Child Care Teacher in Iraq: FAQs

  • How much does a child care teacher make per month in Iraq?

    A child care teacher in Iraq earns about 888,033 IQD a month before tax, based on an annual average of 10,656,400 IQD.

  • What's the salary range for a child care teacher in Iraq?

    Entry-level child care teachers in Iraq start near 5,545,500 IQD. Top-end pay reaches around 16,320,700 IQD. The middle 50% of earners sit between 7,093,500 and 12,721,300 IQD.

  • Is the median child care teacher salary in Iraq higher or lower than the average?

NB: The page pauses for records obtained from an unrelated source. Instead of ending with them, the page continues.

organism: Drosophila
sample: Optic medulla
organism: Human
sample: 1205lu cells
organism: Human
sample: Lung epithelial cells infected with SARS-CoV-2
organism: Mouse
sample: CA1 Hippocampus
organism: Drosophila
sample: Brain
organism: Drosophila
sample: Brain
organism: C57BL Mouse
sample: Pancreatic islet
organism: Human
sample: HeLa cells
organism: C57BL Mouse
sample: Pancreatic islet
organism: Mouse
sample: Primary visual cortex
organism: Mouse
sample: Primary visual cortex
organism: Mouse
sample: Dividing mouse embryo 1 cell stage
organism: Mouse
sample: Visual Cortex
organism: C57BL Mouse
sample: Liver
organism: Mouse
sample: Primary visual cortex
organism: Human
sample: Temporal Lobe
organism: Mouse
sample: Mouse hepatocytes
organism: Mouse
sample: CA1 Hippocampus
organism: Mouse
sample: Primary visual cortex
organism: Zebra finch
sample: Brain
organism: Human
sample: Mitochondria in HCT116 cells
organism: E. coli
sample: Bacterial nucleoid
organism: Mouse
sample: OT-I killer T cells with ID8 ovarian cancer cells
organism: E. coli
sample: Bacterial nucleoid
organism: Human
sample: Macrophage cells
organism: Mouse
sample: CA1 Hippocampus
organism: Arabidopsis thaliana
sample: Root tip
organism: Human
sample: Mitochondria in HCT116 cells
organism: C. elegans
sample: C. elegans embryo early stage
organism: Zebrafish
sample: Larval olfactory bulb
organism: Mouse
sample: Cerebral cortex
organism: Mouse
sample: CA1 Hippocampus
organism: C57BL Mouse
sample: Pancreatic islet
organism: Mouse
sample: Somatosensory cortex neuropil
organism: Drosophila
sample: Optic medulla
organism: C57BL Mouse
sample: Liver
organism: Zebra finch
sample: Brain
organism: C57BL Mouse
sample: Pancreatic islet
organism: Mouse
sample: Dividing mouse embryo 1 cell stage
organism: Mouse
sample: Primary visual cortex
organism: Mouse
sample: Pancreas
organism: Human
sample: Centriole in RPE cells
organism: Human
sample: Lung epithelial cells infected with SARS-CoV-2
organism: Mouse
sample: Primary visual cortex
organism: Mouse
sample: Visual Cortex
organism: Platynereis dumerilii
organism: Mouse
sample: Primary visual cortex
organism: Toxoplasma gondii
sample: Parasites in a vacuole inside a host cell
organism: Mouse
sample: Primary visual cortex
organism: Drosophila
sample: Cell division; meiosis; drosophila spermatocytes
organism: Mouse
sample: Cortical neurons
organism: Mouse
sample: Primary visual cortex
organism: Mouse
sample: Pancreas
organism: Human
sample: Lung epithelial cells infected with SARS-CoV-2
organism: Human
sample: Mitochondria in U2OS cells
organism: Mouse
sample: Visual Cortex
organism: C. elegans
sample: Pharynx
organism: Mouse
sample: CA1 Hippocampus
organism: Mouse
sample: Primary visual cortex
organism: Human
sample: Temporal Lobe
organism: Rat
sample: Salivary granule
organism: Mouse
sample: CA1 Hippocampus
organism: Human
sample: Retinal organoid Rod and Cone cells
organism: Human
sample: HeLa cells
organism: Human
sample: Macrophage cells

    The median is 10,224,200 IQD, lower than the average of 10,656,400 IQD. Half of child care teachers in Iraq earn below the median, half earn above it.

  • What's the gender pay gap for child care teachers in Iraq?

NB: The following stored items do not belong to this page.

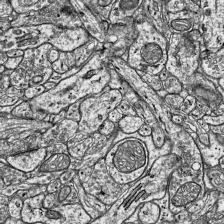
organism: Mouse
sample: Visual Cortex
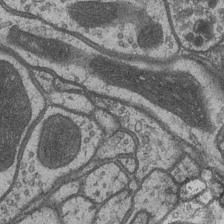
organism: Drosophila
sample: Optic medulla
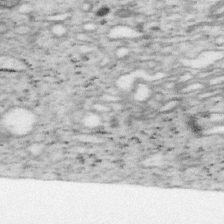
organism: Mouse
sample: OT-I killer T cells with ID8 ovarian cancer cells
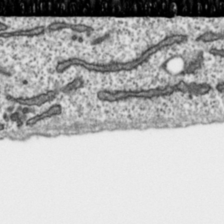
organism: Toxoplasma gondii
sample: Parasites in a vacuole inside a host cell
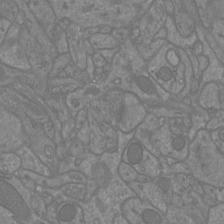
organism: Mouse
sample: Cortical neurons
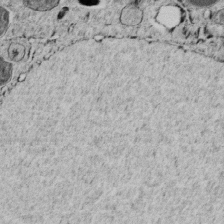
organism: C. elegans
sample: C. elegans embryo early stage
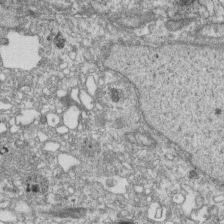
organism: Human
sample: HeLa cell HIV synapse
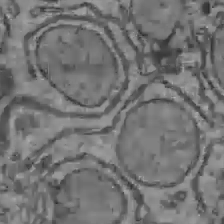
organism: C57BL Mouse
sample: Liver
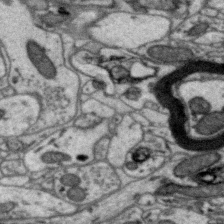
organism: Zebra finch
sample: Brain
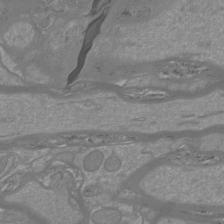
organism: Mouse
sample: Cortical neurons
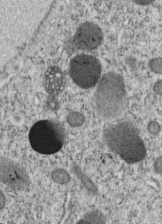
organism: C. elegans
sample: C. elegans embryo early stage
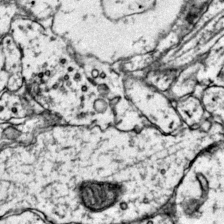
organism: Mouse
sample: Primary visual cortex
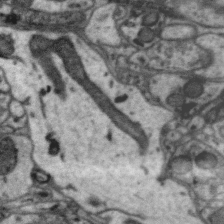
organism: Zebra finch
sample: Brain
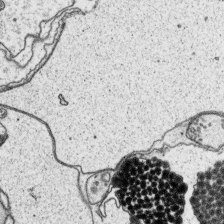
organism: Platynereis dumerilii
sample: Parapodia
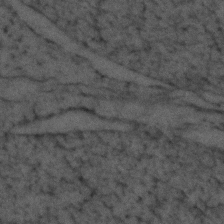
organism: Zebrafish
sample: Zebrafish embryo
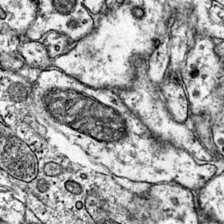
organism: Mouse
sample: Primary visual cortex

    Men working as a child care teacher in Iraq earn around 12% less than women on average (10,128,600 vs 11,485,600 IQD a year).

  • Do child care teachers in Iraq get bonuses?

    About 48% of child care teachers in Iraq reported a bonus in the past 12 months. Reported bonuses ranged from 3% to 5% of base salary.

  • Do child care teachers earn more in the public or private sector in Iraq?

    In Iraq, the public sector pays a child care teacher about 15% more on average. Public-sector pay tends to be steadier; private-sector pay tends to offer bigger upside.

  • How often do child care teachers in Iraq get a pay raise?

    A child care teacher in Iraq sees a raise of around 9% every 20 months, equivalent to roughly 5% a year.